## WHAT TO PRODUCE
Print every line of the listing below, starting with the line that holds "Piló de Sant" and going on through the line that holds "Monument à la", both included, and print nothing else.

## RECORDS FOR THIS EXERCISE
------------------------------------

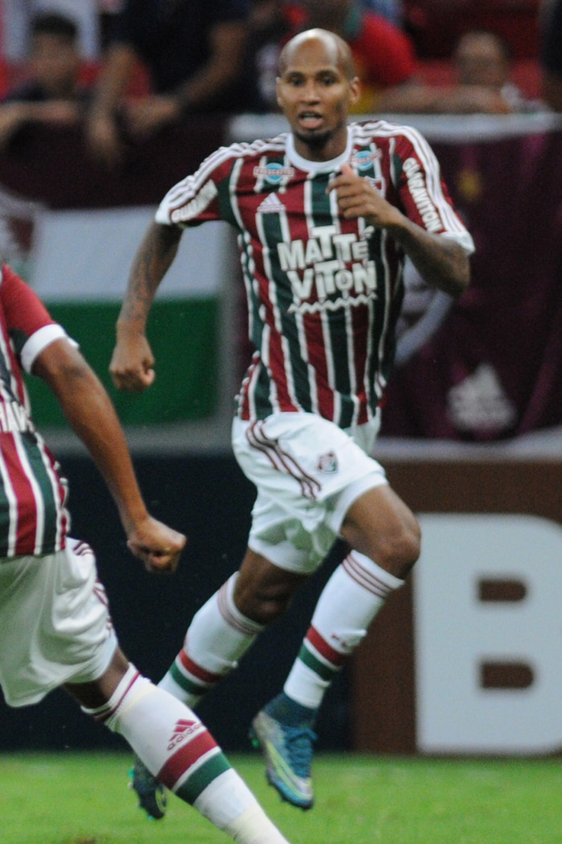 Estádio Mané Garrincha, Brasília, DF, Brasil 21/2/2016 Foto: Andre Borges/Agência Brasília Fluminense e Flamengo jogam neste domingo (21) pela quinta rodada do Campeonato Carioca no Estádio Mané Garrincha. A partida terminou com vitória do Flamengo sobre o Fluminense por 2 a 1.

------------------------------------

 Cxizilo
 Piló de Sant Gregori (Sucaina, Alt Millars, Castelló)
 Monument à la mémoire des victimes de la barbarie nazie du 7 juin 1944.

------------------------------------

## ANSWER SECTION
 Piló de Sant Gregori (Sucaina, Alt Millars, Castelló)
 Monument à la mémoire des victimes de la barbarie nazie du 7 juin 1944.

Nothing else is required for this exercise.